We had a nice conversation after dinner last night and noted how intolerant of other views liberals generally are; how they go to “name calling” and “broad brush groupings” pretty quickly; how emotional their responses are and how they don’t back up their opinions with facts (of course, to be fair, looks like I have a broad brush in my hand right now….lol).

So….why then is anyone surprised at the contents of this article?

[1] Posted by B. Hunter on 4-4-2012 at 01:39 PM · [top]

I think that white Southern males are still fair game, especially if they are Christian (sorry, Greg…)

[2] Posted by KevinBabb on 4-4-2012 at 05:51 PM · [top]

Wait until we see how they ramp up the anti-Mormon sentiment.

[3] Posted by Bill2 on 4-4-2012 at 06:49 PM · [top]

I’ve noticed that “progressives” talk about those to whom they are opposed in very vituperative language - but if one dares to question their positions, ideas, etc, they come down on you like a ton of bricks and accuse you of inflammatory language.

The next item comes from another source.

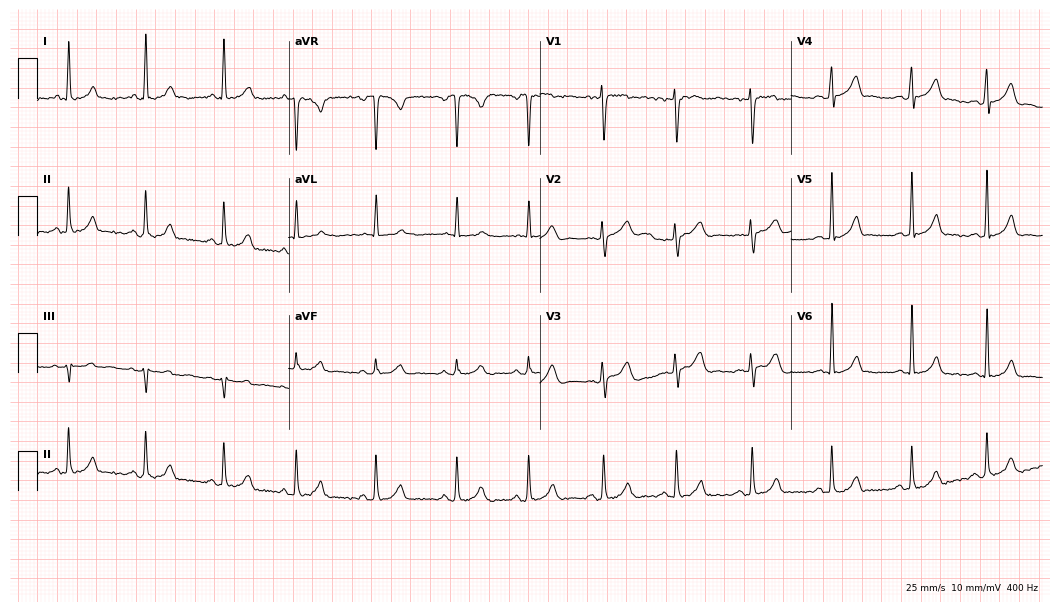
ECG (10.2-second recording at 400 Hz) — a female patient, 21 years old. Labelled as a normal ECG.

They will never admit the dissonance, however.

There is a new book out on “The Intolerance of Tolerance.” (“Get out! We want to be inclusive.”)

[4] Posted by AnglicanXn on 4-4-2012 at 07:47 PM · [top]

The Religious Institute recently lost $400,000 to another non-profit that was holding their money.  So Haffner won’t have much of a platform to spread her supposedly religious, no-boundaries view of sexuality. http://www.journalgazette.net/article/20120401/LOCAL10/304019948/1002/LOCAL

[5] Posted by Ralinda on 4-4-2012 at 08:36 PM · [top]

I call myself an unapologetic Christian fundamentalist, which means I believe in the fundamentals of Christianity as expressed in the Bible. Because of this, I have been treated with bigotry and hatred, including by other Christians.

[6] Posted by KarenR on 4-5-2012 at 11:39 PM · [top]

Who says they’re Christians, KarenR?  Is it them?  If they do, they’re wrong.

[7] Posted by cennydd13 on 4-6-2012 at 10:11 PM · [top]

Cennydd 13, they are not Christians by my definition, so I should have said “those who call themselves Christians.” “Fundamentalist” is a pejorative term to most people in my own church, who define it to mean a narrow-minded, judgmental, and bigoted person. I have reclaimed the term and use it as I use the term “evangelical” for myself. That’s somewhat less negative to my church mates, but still negative to many. I never cease to be saddened by people who consider themselves to be inclusive and tolerant to the utmost and who then show such prejudice against evangelicals and fundamentalists.

[8] Posted by KarenR on 4-6-2012 at 11:46 PM · [top]

Actually David,

you did miss something. The Catholic Hierarchy wasn’t around in 100-200 AD, except perhaps in a most seed-like manner. This would be around the time of St. Clement. Yet the hierarchy she’s describing won’t come around for another 500 years. I suppose it should be of no surprise, that starting with false premises will yield a false conclusion. Still, sorry to hear though.

Yours in Christ,
jacob

[9] Posted by Jacobsladder on 4-12-2012 at 09:55 PM · [top]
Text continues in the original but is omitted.